Question

(sqrt2z+6)+(sqrtz+4)-(sqrt8z+9)=0

Answer 1

\((\sqrt{2z}+6)+(\sqrt{z}+4)-(\sqrt{8z}+9)=0\)
Is this the question?

Answer 2

yes thats the question to be solved. thnx

Answer 3

\(\sqrt{8z}=\sqrt{2*2*2*z}\)
\(=2\sqrt{2z}\)
\((\sqrt{2z}+6)+(\sqrt{z}+4)-(2\sqrt{2z}+9)=0\)
\(\sqrt{2z}+6+\sqrt{z}+4-2\sqrt{2z}-9=0\)
This simplifies to
\(1+\sqrt{z}-\sqrt{2z}=0\)
\(\sqrt{2z}-\sqrt{z}=1\)
Factor out \(\sqrt{z}\).
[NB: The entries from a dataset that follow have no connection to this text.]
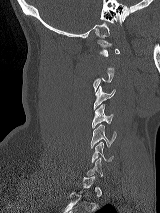

CT spine. 160 mm wide. sagittal view. W/L 1800/400 HU
Coordinates as <box>x1,y1,x2,y2</box>.
Each vertebra is boxed only on the slices from the first to the last where its cross-section reaches a third of its largest, so a slice outside that range leaves it unboxed.
C6: <box>91,142,113,162</box>
C5: <box>91,124,116,148</box>
C4: <box>92,104,112,127</box>
C3: <box>93,86,115,109</box>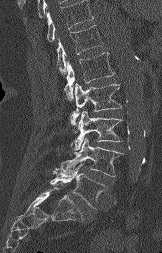

Spine computed tomography; sagittal reformat; W/L 1800/400 HU

Box edges are left/top/right/bottom in pixels.
Where the top of the scan cuts through a vertebra, that vertebra gets no label or box.
L5: left=50, top=164, right=105, bottom=208
L4: left=59, top=138, right=122, bottom=176
L3: left=71, top=110, right=122, bottom=150
L2: left=70, top=83, right=121, bottom=125
L1: left=64, top=52, right=114, bottom=100
T12: left=57, top=25, right=103, bottom=73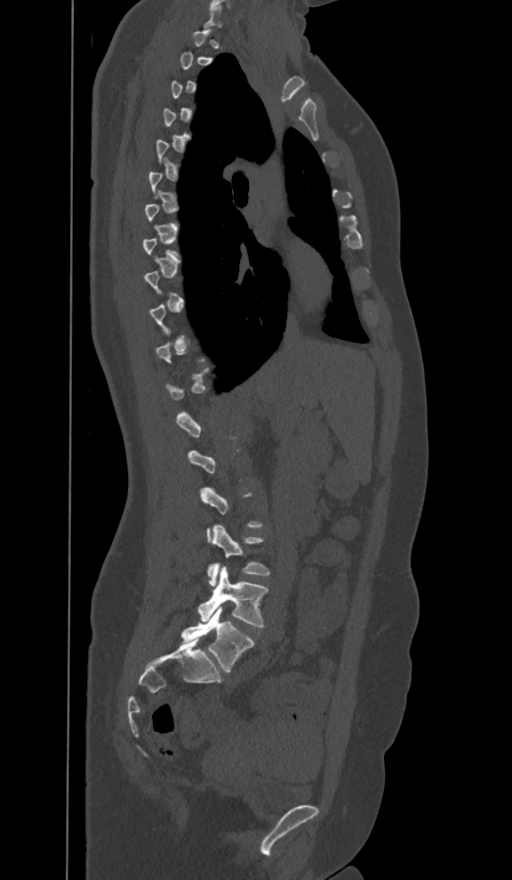
Spine computed tomography — sagittal reformat — bone-window reconstruction. Each row gives a vertebra's box as x1, y1, x2, y2 in pixels: top-left corner, then bottom-right corner.
A vertebra gets a box only on the slices from the first to the last where its cross-section is at least a third of its largest; on a slice outside that range it gets none.
The labels name a sixth lumbar vertebra for this spine: L6, after L5.
| vertebra | x1 | y1 | x2 | y2 |
|---|---|---|---|---|
| L6 | 181 | 606 | 253 | 672 |
| L5 | 198 | 567 | 267 | 627 |
| L4 | 208 | 525 | 270 | 585 |
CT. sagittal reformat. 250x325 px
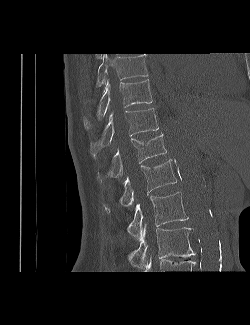 Boxes are (x1, y1, x2, y2) in pixels.
In this scan, the topmost labeled vertebra is T9 and the lowest is L3.
L3: (128, 224, 196, 268)
L2: (127, 192, 188, 240)
L1: (103, 159, 177, 211)
T12: (97, 132, 166, 182)
T11: (90, 108, 158, 158)
T10: (83, 79, 152, 128)
T9: (96, 54, 148, 86)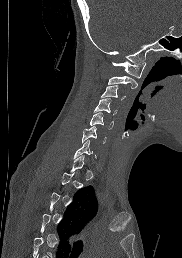
CT; sagittal view
Coordinates as <box>x1,y1,x2,y2</box>.
Not every vertebra on this slice has a box: a vertebra is boxed only from the first to the last slice where its cross-section is at least a third of its largest, and this slice is outside that range for at least one of them.
Vertebra bounding boxes:
- C1: <box>112,61,145,78</box>
- C2: <box>108,75,137,88</box>
- C3: <box>101,85,125,99</box>
- C4: <box>94,98,116,114</box>
- C5: <box>89,112,113,129</box>
- C6: <box>82,126,106,143</box>
- C7: <box>73,139,95,158</box>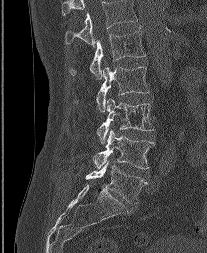 CT — sagittal view — W/L 1800/400 HU. Columns x1, y1, x2, y2 give each box's top-left and bottom-right pixels.
This scan's labels start at L1 at the top and end at L5 at the bottom.
| vertebra | x1 | y1 | x2 | y2 |
|---|---|---|---|---|
| L5 | 85 | 160 | 146 | 203 |
| L4 | 93 | 129 | 153 | 169 |
| L3 | 97 | 98 | 153 | 143 |
| L2 | 74 | 66 | 149 | 111 |
| L1 | 69 | 26 | 145 | 78 |

Then u will get
\(\sqrt{z}(\sqrt{2}-1)=1\)
Square both sides and solve for z.
Can u do it @yayimoakamie?

Answer 4

ok thnx let me give it a try

Answer 5

sure:)

Answer 6

is the final answer z=1

Answer 7

Hmm no.

Answer 8

Did u round off ur answr?

Answer 9

@yayimoakamie

Answer 10

no

Answer 11

i got it wrong then

Answer 12

yup.
\((\sqrt2-1)^2=(\sqrt2)^2-2*\sqrt2*1+1^2\)
\(=2-2\sqrt2+1\)
\(=3-2\sqrt2\)
\((\sqrt z)^2=z\)
\(z(3-2\sqrt2)=1\)
\(z=\LARGE\frac{1}{3-2\sqrt2}\)
Getting this @yayimoakamie?

Answer 13

Thnx Ajprincess for your help appreciated

Answer 14

yw:) do u understand it?

Answer 15

honestly i am lost

Answer 16

Tell me where u r lost?

Answer 17

why is the square root not affecting the constants but just the variables

Answer 18

Sorry. I dnt get ur question.

Answer 19

can u plz show where it is nt being affected?

Answer 20

@yayimoakamie

Answer 21

sorry what i mean is d constants 6+4+9 were not affected by the root

Answer 22

in ur original question square root is for only z right? That is y they are not being affected.

Answer 23

when u solve an equation u solve for the variable. the variable should be alone without square root or anything.